In one embodiment, step S103 includes: step S1031, step S1032, and step S1033.

In step S1031, at least one feature point is selected, and a corresponding image point group is acquired according to the feature point.

When one of the feature points is selected, the image point group corresponding to the feature point can be obtained according to the mapping relation. Or an image point can be selected, and the corresponding characteristic point is obtained according to the mapping relation, so that other image points corresponding to the same characteristic point are obtained according to the characteristic point.

In step S1032, the position coordinates of the centers of the respective image points in the image point group are acquired.

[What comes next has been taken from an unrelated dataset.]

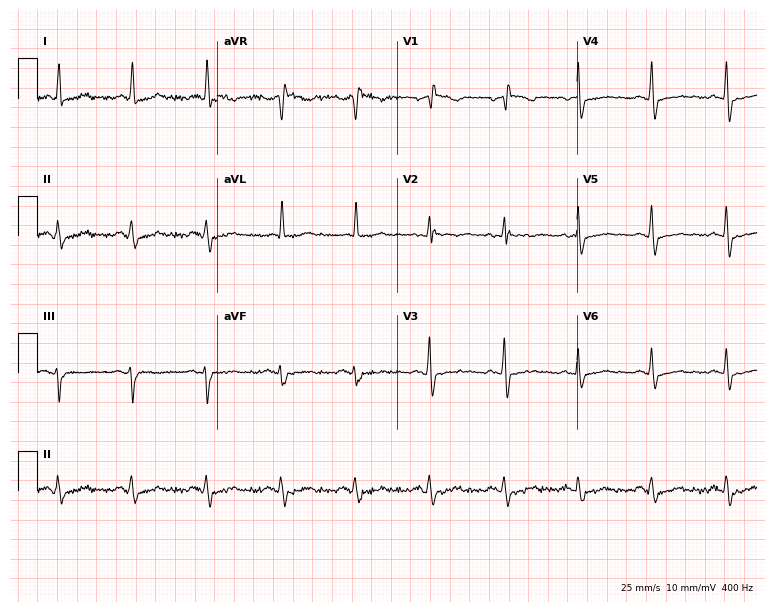
ECG (7.3-second recording at 400 Hz) — a man, 58 years old. Screened for six findings — first-degree AV block, right bundle branch block, left bundle branch block, sinus bradycardia, atrial fibrillation, sinus tachycardia — none is recorded.

After the image point group corresponding to the same characteristic point is determined, the position of each image point of the image point group is determined, and the position coordinates of the center of each image point are obtained. Because the capturing focal lengths corresponding to the images are different, the blurring degree of different images is different, namely, the image blurring degree of the image point group corresponding to the same characteristic point is different, and the detection of the center of the image point is irrelevant to the image blurring degree and the ambient illumination, so that the position offset is calculated through the coordinates of the center position of the image point under different imaging conditions, the reliability of the measurement precision can be ensured, and the accuracy of the depth information acquisition is improved.

In S1033, a positional shift amount between the pixels in the pixel group is acquired based on the positional coordinates.

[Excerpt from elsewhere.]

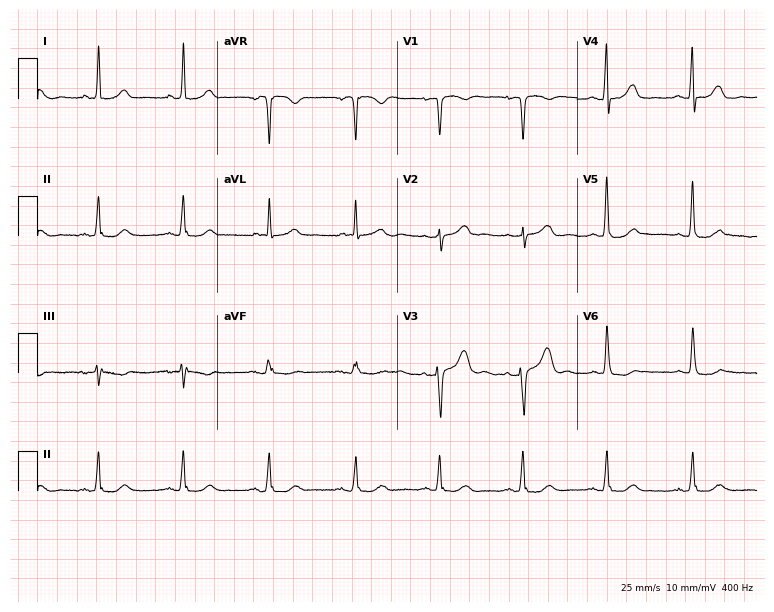
Resting 12-lead electrocardiogram (7.3-second recording at 400 Hz). Patient: a 64-year-old female. Read as a normal ECG.

After the image point group corresponding to the same characteristic point is screened out, the position offset can be obtained according to the central position coordinates of the image point.

In the above steps, the plane in which the captured image is located may be selected as the XY plane, and a two-dimensional coordinate system may be established on the XY plane, and the origin position of the two-dimensional coordinate system is not further limited in the present application. Taking the captured images as two images as an example, the position offset can map the first image and the second image on an XY plane after overlapping, and obtain the vector distance between the central position coordinates of each image point corresponding to the same feature point in the two images. For example, a certain feature point a is selected, and a group of image points corresponding to the feature point a is selected according to the mapping relation (see fig. 3-5 for assistance): a1 (in the images T1) and A2 (in the image T2), the coordinate information of the image point A1 on the XY plane is A1 (X11, Y11), the coordinate information of the image point A2 on the XY plane is (X21, Y21), and the positional deviation D1 can be obtained from the image point A1 and the image point A2; b1 The position offset D2 can be obtained from the image point B1 and the image point B2, in which the coordinate information of the image point B1 on the XY plane is B1 (X12, Y12) and the coordinate information of the image point B2 on the XY plane is (X22, Y22) (in the images T1 and B2) (in the image T2).

Thus, for each feature point, a vector distance between the position coordinates of the centers of the image point points corresponding to the same feature point in the two images can be obtained; according to the determined characteristic points, each image point corresponding to each characteristic point and the position offset corresponding to each image point group can be acquired.

In one embodiment, in order to improve the matching degree between the feature points and the image point group, step S103 further includes step S1034.

In step S1034, a second mapping relationship between the feature points and the image points is established.

The second mapping relation between the feature points and the image points can be preset through experiments, theoretical operation and other modes or a combination mode, and then the feature points and the corresponding image point groups are matched according to the second mapping relation. In one embodiment, a mapping relation table between the feature points and the image points may be pre-established, and a second mapping relation between the feature points and the image points may be fitted according to the mapping relation table. The mapping relation between the characteristic points and the image points can be fitted, a function which is satisfied by the position coordinates of the characteristic points and the position coordinates of the image points can be determined by setting a function model, and a fitting curve is drawn in a two-dimensional coordinate system by a computer geometric technology, so that the function which is satisfied by the position coordinates of the characteristic points and the position coordinates of the corresponding image points is determined.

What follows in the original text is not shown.